Tal pessimismo com a condição tropical do Brasil, e consequentemente com os supostos limites que dela resultariam para a emergência de formas de vida consideradas “civilizadas”, tem sido há décadas objeto de reflexão por pensadores nacionais, muitos dos quais viam com ceticismo nosso destino como país tropical e mestiço. Além do racismo que embute, essa visão é fundamentada numa falsa premissa que foi destruída pela arqueologia: está hoje estabelecido que os povos indígenas e outros povos da floresta que ocupam nosso país há séculos contribuíram para compor os ricos, complexos e diversos ecossistemas que herdamos no presente.

Dentre os indicadores dessa incrível diversidade, talvez o mais forte seja o das línguas indígenas. Em torno de 170 línguas são faladas atualmente no Brasil.

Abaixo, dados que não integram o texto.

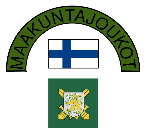 Pääesikunnan vahvistama maakuntajoukkojen hihatunnus. Versio piirretty lähteenä olleen asiakirjan pohjalta itse käyttäen Inkscapea, sillä alkuperäisessä kuvaa on pakattu rajusti.
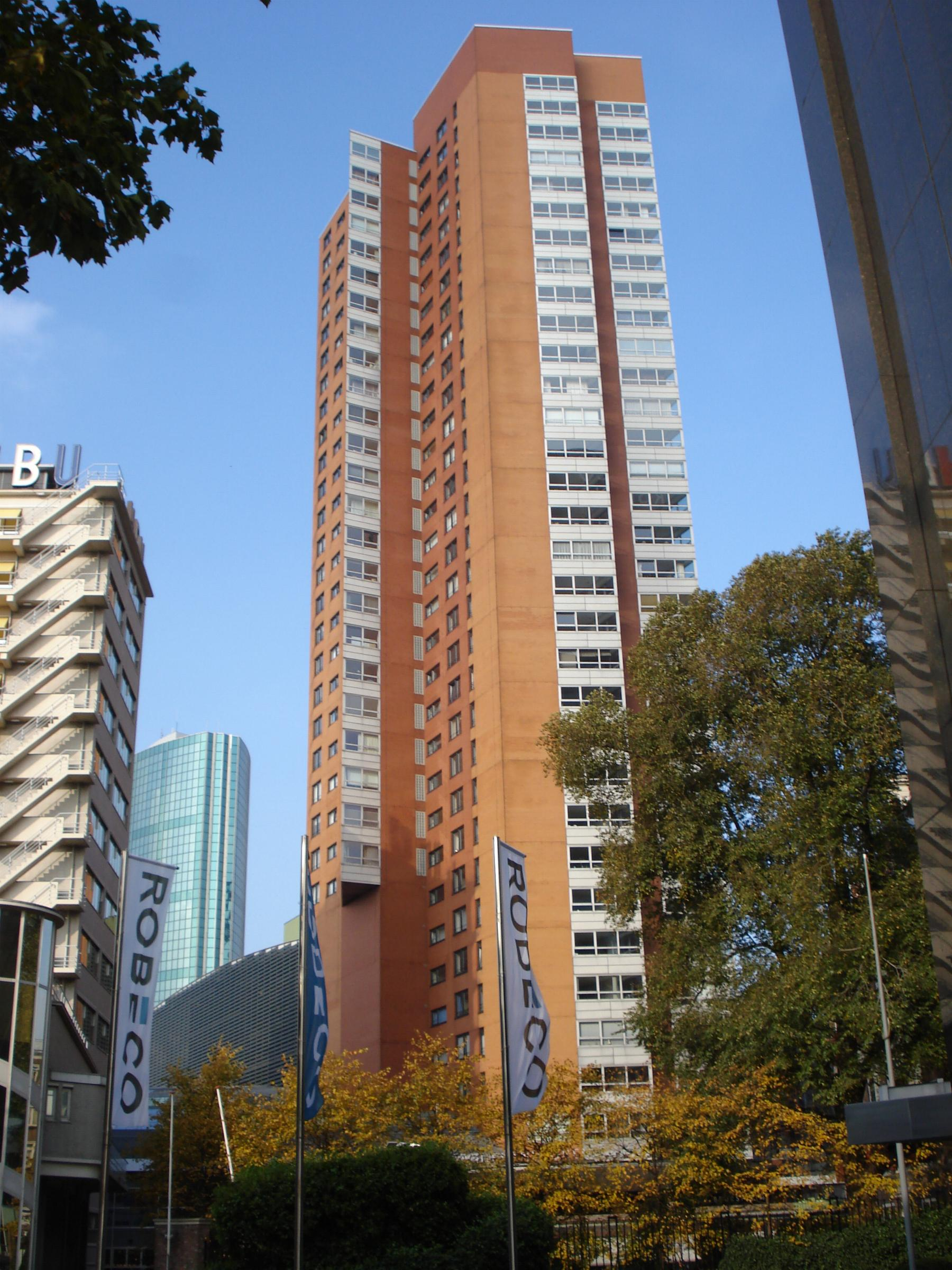 Rotterdam Centrum, Bulgersteijn. Woontoren "Schielandtoren".
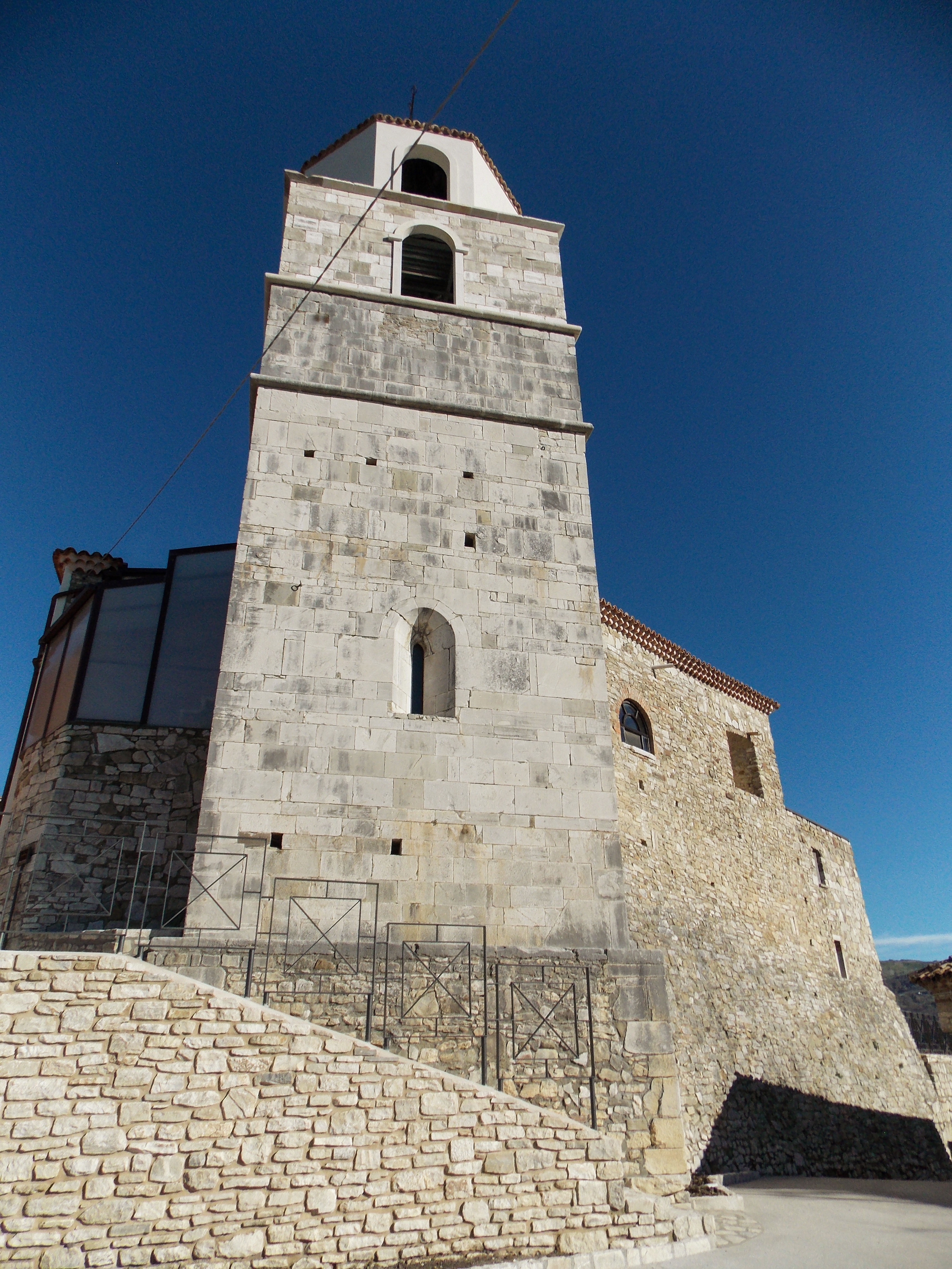 Il campanile della chiesa di Santa Maria dei Greci a Molinara (BN)

Mas, se considerarmos todos os países amazônicos, há cerca de 300 línguas, reunidas em mais ou menos 50 famílias ou grupos. A Amazônia foi também um importante centro de produção de agrobiodiversidade. Plantas até hoje consumidas em todo o planeta, como a mandioca e o cacau, foram cultivadas inicialmente na floresta amazônica. A partir de 5.500 anos atrás, na região do atual estado de Rondônia, os povos locais começaram a produzir solos escuros e férteis conhecidos como “terras pretas”. A partir de 2.500 anos, tais solos foram se disseminando por outras regiões e agora cobrem distintas áreas da bacia Amazônica, incluindo talvez 2% do bioma. Terras pretas são um legado importantíssimo dos povos indígenas do passado porque são utilizadas atualmente para o cultivo, assegurando a sobrevivência de milhares de pessoas.

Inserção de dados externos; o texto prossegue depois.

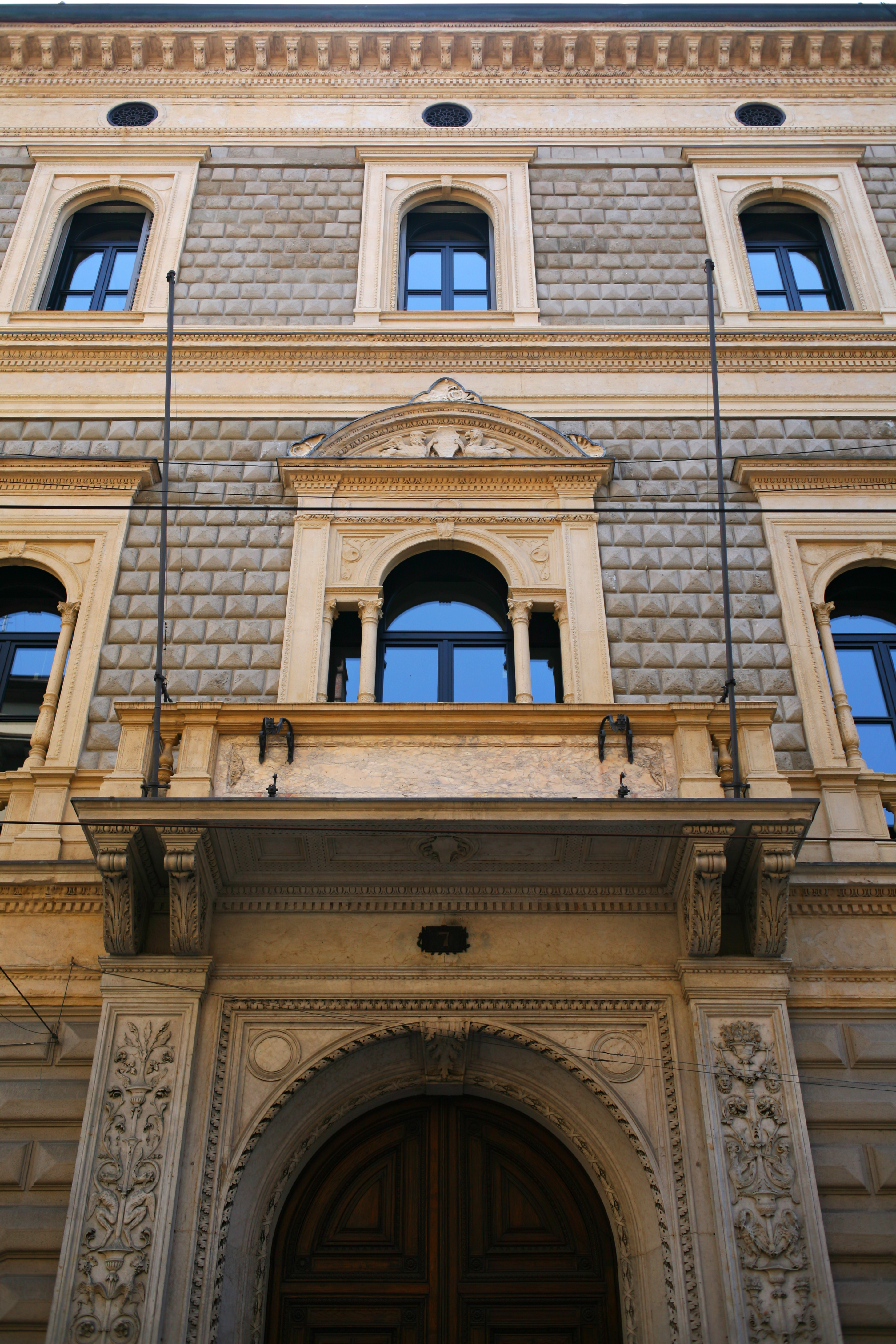 Palazzo Turati, via Meravigli, 7, Milano, veduta prospettica della facciata

Também a partir de 2.500 anos, disseminou-se pela Amazônia um processo de construção de estruturas como aterros, estradas, valas, montículos, embora manifestações mais antigas dessas práticas possam ser vistas ao longo do litoral do Pará, do baixo Amazonas e do rio Guaporé. A produção dessas estruturas indica, juntamente com as terras pretas, o estabelecimento de populações sedentárias, algumas das quais vivendo em grandes assentamentos que poderíamos chamar de cidades. Tais povos produziram maravilhosos objetos de cerâmica e pedra, como nos casos da ilha de Marajó e Santarém, guardados em museus do Brasil e no exterior.

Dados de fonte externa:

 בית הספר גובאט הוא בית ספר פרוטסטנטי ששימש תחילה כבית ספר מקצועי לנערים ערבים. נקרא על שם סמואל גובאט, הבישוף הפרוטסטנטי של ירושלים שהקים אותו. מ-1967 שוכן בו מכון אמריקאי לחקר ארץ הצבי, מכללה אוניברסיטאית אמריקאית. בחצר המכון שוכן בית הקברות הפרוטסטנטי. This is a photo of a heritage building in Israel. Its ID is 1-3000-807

Calcula-se que de 8 milhões a 10 milhões de pessoas tenham vivido na bacia amazônica à época da invasão dos europeus. Muitas delas pereceram nos séculos iniciais da colonização, devido à propagação de doenças, à guerra e à escravidão. Quando os primeiros cientistas começaram a viajar pela Amazônia, no século 18, encontraram a região esvaziada e seus antigos assentamentos cobertos por florestas. A ausência de estruturas de pedra contribuiu para a falsa ideia de ausência consolidada ao longo dos tempos.

A Amazônia e seus povos, portanto, têm história. Sem os povos da floresta, a Amazônia não seria o que é hoje e certamente também não o será no futuro.